J.M.W. Turner: Sketchbooks, Drawings and Watercolours

ISBN 978-1-84976-386-8

Joseph Mallord William Turner Inscription by Turner: Notes on Sunlight c.1809

Joseph Mallord William Turner 1775–1851
Folio 87 Verso:
Inscription by Turner: Notes on Sunlight circa 1809
D07503
Turner Bequest CVIII 87a
Pen and ink on white wove paper, 115 x 88 mm
Part watermark ‘J What | 180’
Inscribed by Turner in ink (see main catalogue entry)
 
Accepted by the nation as part of the Turner Bequest 1856
The whole page is taken up with the following notes:
[?so] small, leaving the world to darkness | that the power of shade increases as the | power of casting shadows fail [?and are] | but faintly traced while as Young whose | observation seems apposite expresses
“As some high tower or lofty mountain brow
Retains the sun illustrious from its hight
While damp and darkness [?cloud] the spacious vale
and in the rising orb the eye is sensible of | discerning half the circle before it can detect | any positive shadow form’d, and the distant | objects that intervene cannot be found to | form any lines upon the part illumin’d | untill the whole O has risen the hight | is evidently more defined and colors any | object it strikes upon and consequently leave | that in shadow whose surface is no opposed | to the orb, yet the positive shadow casts | not untill the greatest part of the O is visible
This passage follows on from folio 88 verso (D07505) and continues on the recto of the present leaf (D07502).

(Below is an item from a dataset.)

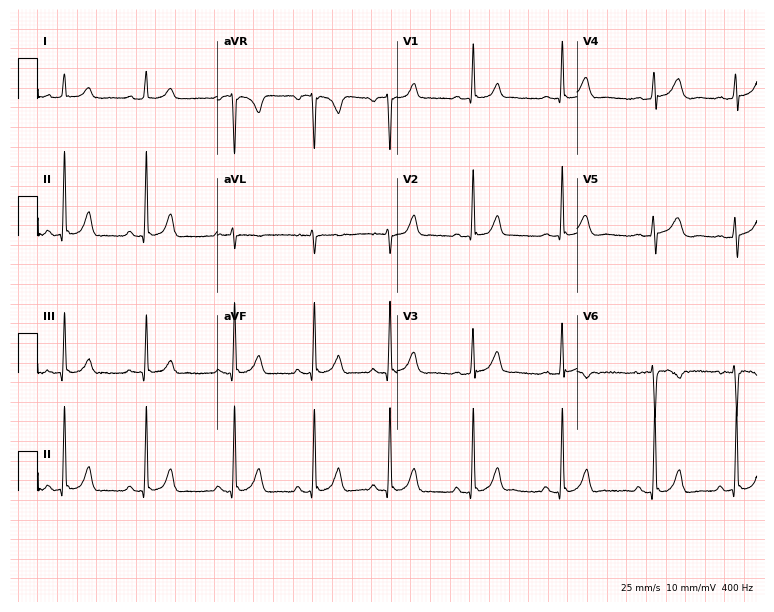
12-lead ECG from a female, 18 years old (7.3-second recording at 400 Hz). No first-degree AV block, right bundle branch block, left bundle branch block, sinus bradycardia, atrial fibrillation or sinus tachycardia recorded for this tracing.

It is part of a sequence beginning on folio 91 verso (D07511), and running back to folio 82 verso (D07493). John Gage has discussed these provisional notes (not developed in the perspective lectures) as an example of Turner’s close observation of natural phenomena,1 in this case the question of sunlight travelling in parallel lines or otherwise, responding to a chapter of The Art of Painting by Gérard de Lairesse (1640–1711), in the English translation by John Frederick Frisch (London 1738 and later editions).2 See under D07511 for a discussion of Lairesse’s text. Maurice Davies has registered Turner’s notes as ‘on light and shadow’, as part of a longer sequence running back to folio 72 verso (D07473).3
Turner’s first line may be an echo of Thomas Gray’s Elegy Written in a Country Churchyard (lines 3–4): ‘The ploughman homeward plods his weary way, | And leaves the world to darkness and to me’. He then quotes from memory or adapts a passage near the end of ‘Night II’ of The Complaint, by Edward Young:
As some tall tower, or lofty mountain’s brow,
Detains the sun, illustrious, from its height,
While rising vapours, and descending shades,
With damps and darkness, drown the spacious vale
This is in keeping with his sensitive response to poetic descriptions of particular times of day, light or weather, reflected in his established practice of quoting suitable passages from, for example, John Milton and James Thomson in the entries for his Royal Academy exhibits to illuminate the meanings of his landscapes.4 (See the sketchbook Introduction for the various passages of Turner’s own poetry in the present book.)

Matthew Imms
June 2008

1
Gage 1969, p.252 note 217.
2
Ibid., p.178, as ‘TB CVIII, pp. 99a–82a’ (first folio actually 91a); see also Davies 1992, pp.51, 108 note 85.
3
Davies 1994, p.289.
4
See Andrew Wilton and Rosalind Mallord Turner, Painting and Poetry: Turner’s ‘Verse Book’ and his Work of 1804–1812, exhibition catalogue, Tate Gallery, London 1990.

How to cite

Matthew Imms, ‘Inscription by Turner: Notes on Sunlight c.1809 by Joseph Mallord William Turner’, catalogue entry, June 2008, in David Blayney Brown (ed.), J.M.W. Turner: Sketchbooks, Drawings and Watercolours, Tate Research Publication, December 2012, https://www.tate.org.uk/art/research-publications/jmw-turner/joseph-mallord-william-turner-inscription-by-turner-notes-on-sunlight-r1136699, accessed 19 September 2024.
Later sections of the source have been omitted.